Extended Data Fig. 9: A series of rescue and overexpression analyses suggest a critical role for the processing of SCG2.

a, b, Scatter plots of PV-IPSC (a) and CCK-IPSC (b) amplitudes recorded from mKate2⁺ pairs that are either Cre^— (WT) or Cre⁺ (KO). Scg2-KO neurons also expressed a Cre-dependent full-length SCG2 construct (Rescue WT) to rescue the loss of Scg2. PV, n = 22/5; CCK, n = 27/3. c, d, As in a, b but using a Cre-dependent non-cleavable SCG2 mutant (Rescue 9AA) instead, which failed to rescue the loss of Scg2. PV, n = 23/4; CCK, n = 23/4. e, f, Scatter plots of PV-IPSC (e) and CCK-IPSC (f) amplitudes recorded from untransduced (WT) and neighbouring full-length SCG2-overexpressing CA1 PCs (OE WT), showing that gain-of-function of SCG2 is sufficient to induce bidirectional perisomatic inhibitory plasticity in the absence of neural activity. PV, n = 20/5; CCK, n = 25/3. g, Western blot confirmation of stable expression of SCG2 and the non-cleavable SCG2 mutant (9AA-Mutant) constructs containing an HA-tag in 293T cells.

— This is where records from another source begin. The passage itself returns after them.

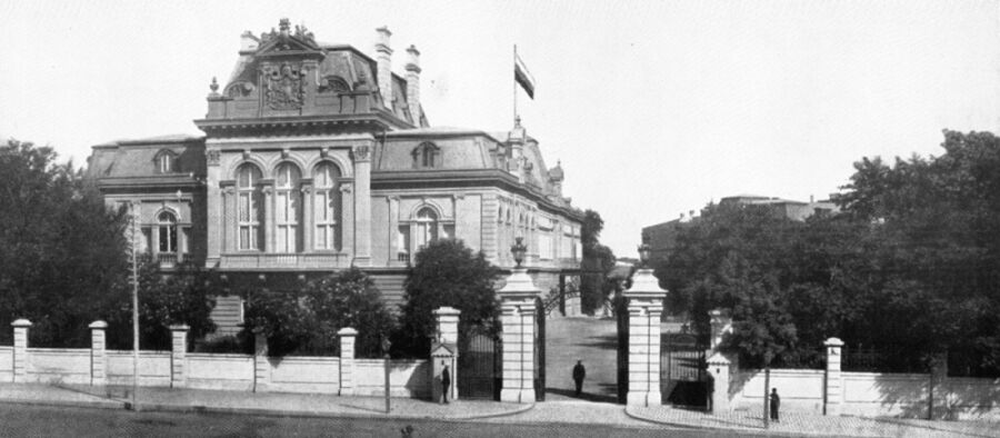 Royal Palace, Sofia, Bulgaria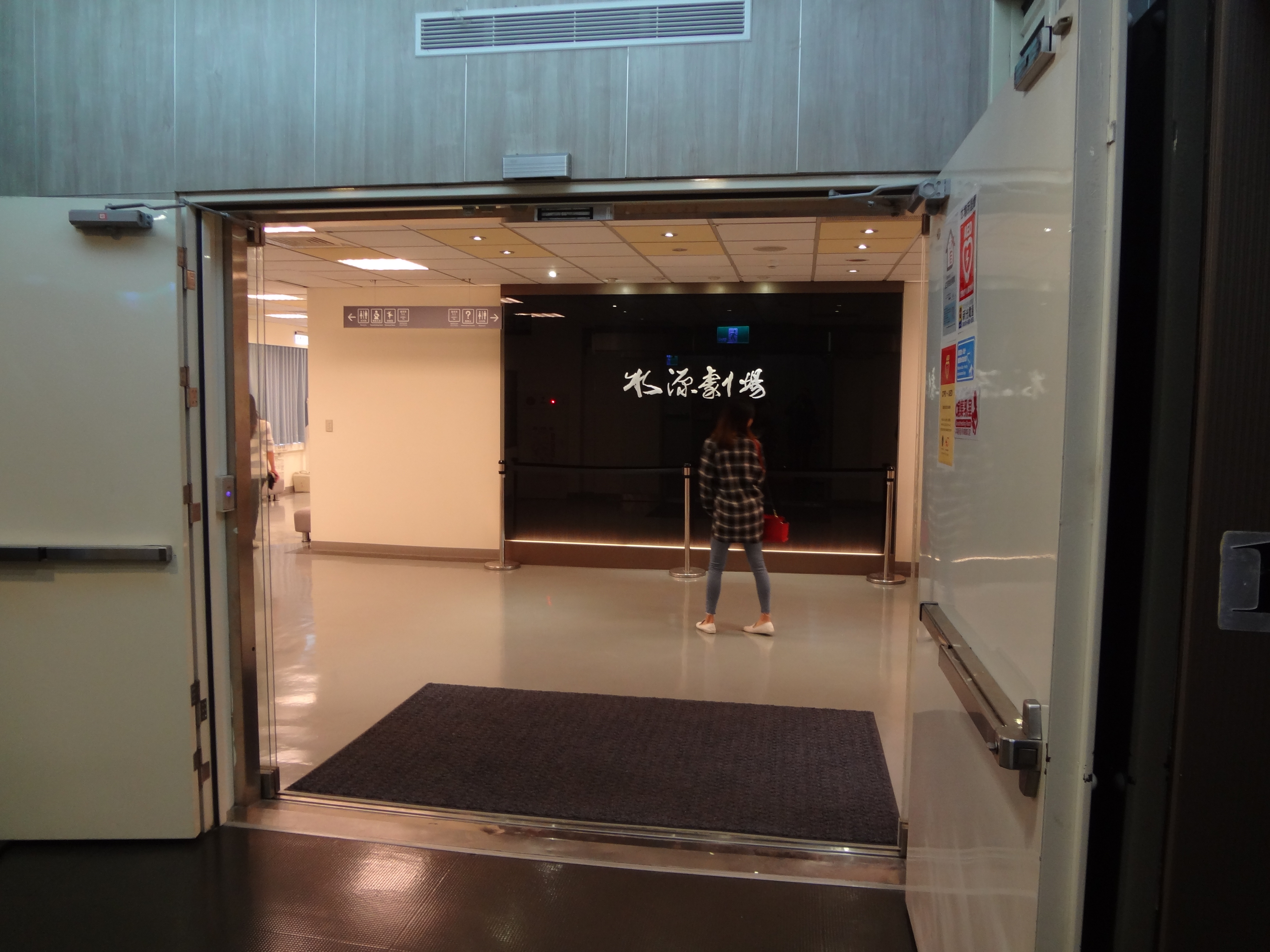 臺北市水源大樓10樓，水源劇場入口。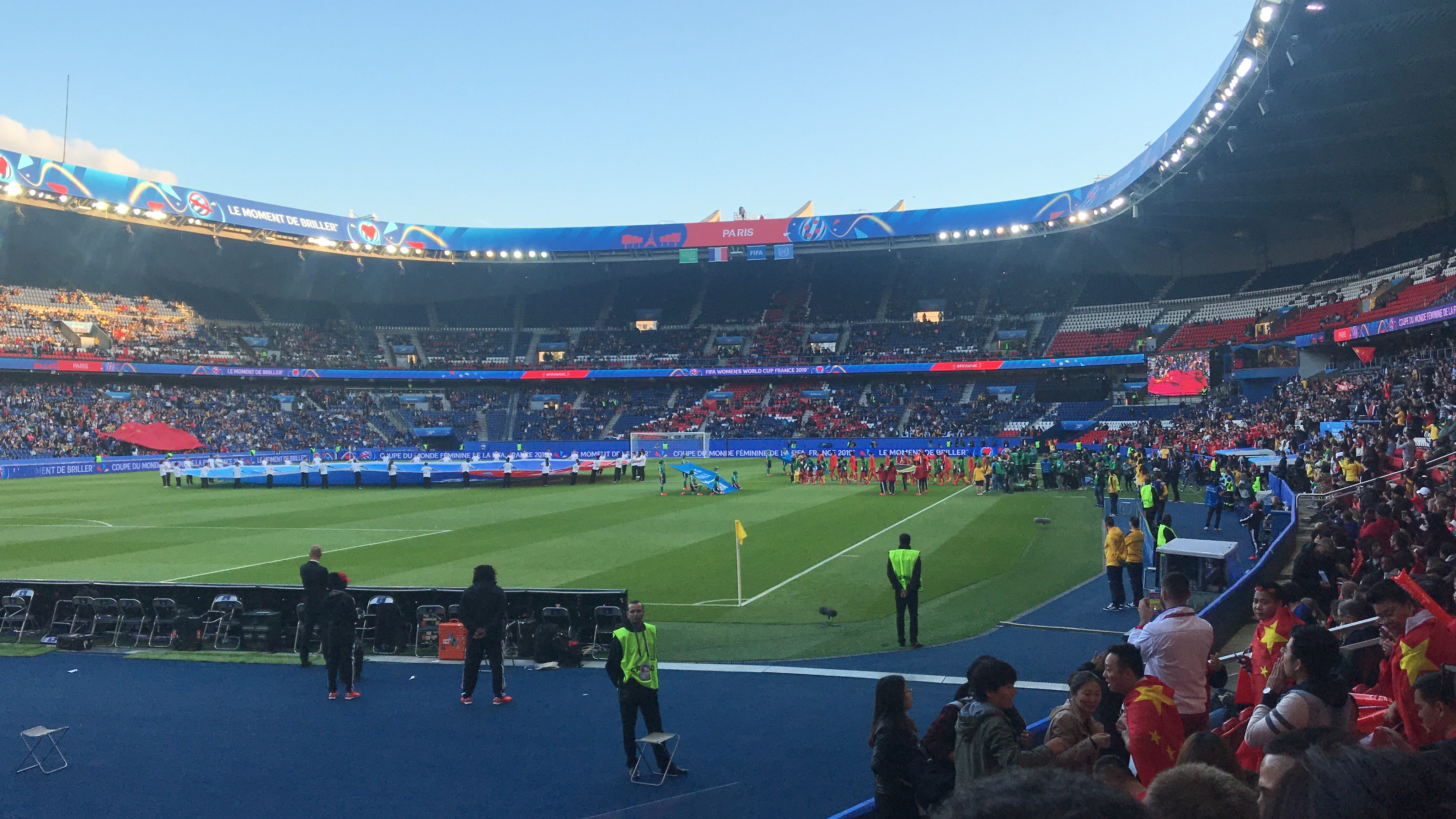 Afrique du Sud-Chine FIFA WWC Parc des Princes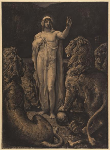 Les Lions (d'après Victor Hugo)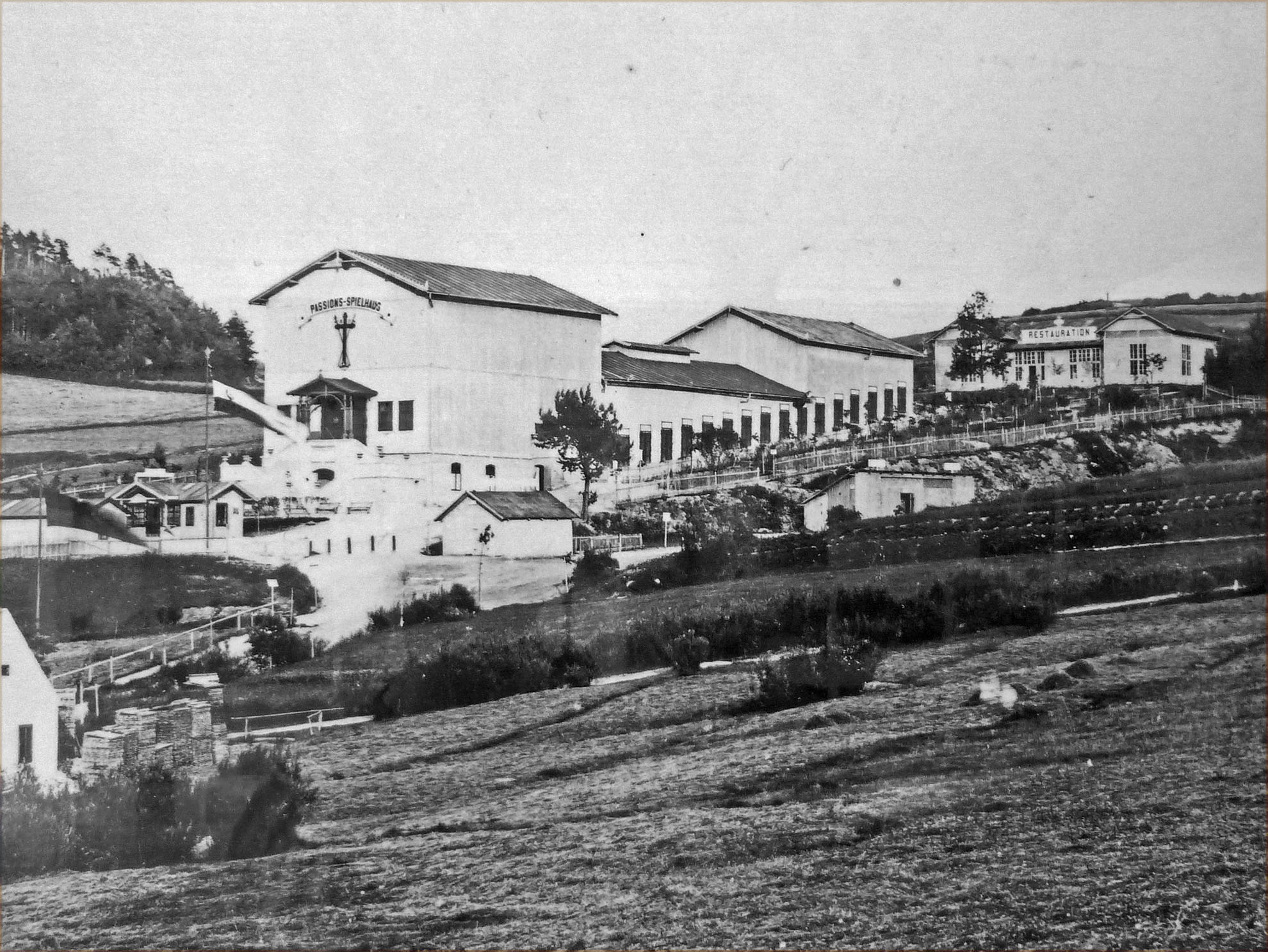 Ehem. Passionsspieltheater in Höritz (Hořice na Šumavě) im Böhmerwald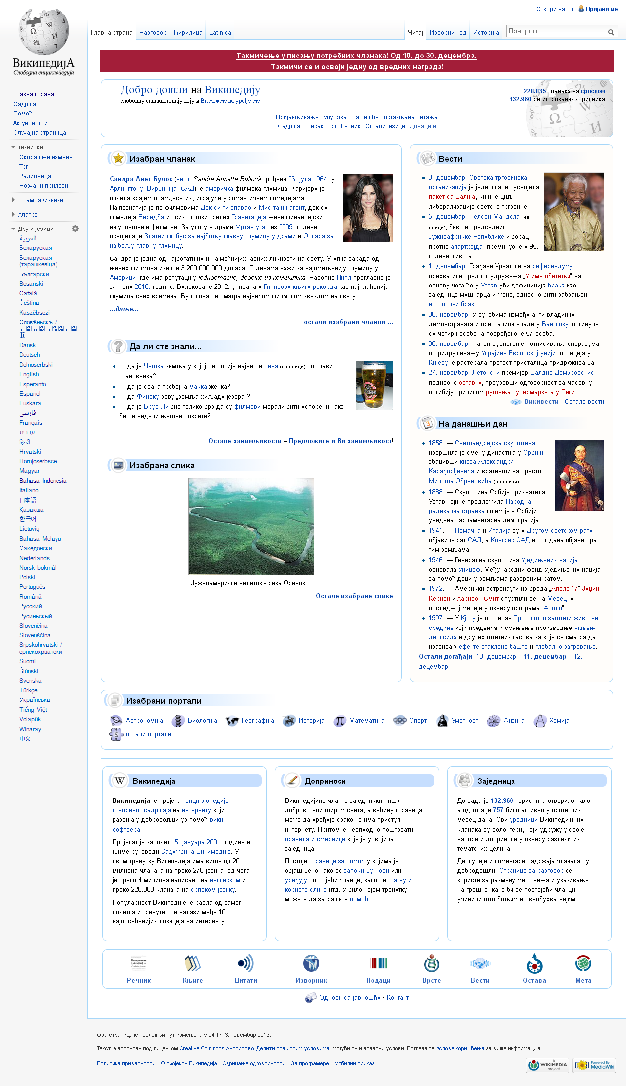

Expression levels were measured by immunoblot analysis with HA antibody. Loading controls (GAPDH) were run on a separate blot (see Supplementary Fig. 2b for full scans). n = 2 biological replicates. h, i, As in e, f but with overexpression of the non-cleavable SCG2 mutant (9AA Mutant) instead, which failed to induce changes in inhibition. PV, n = 19/4; CCK, n = 16/3. In a–f, h, i, each open circle represents a pair of simultaneously recorded neurons; closed circles represent mean ± s.e.m; n = number of pairs/number of mice.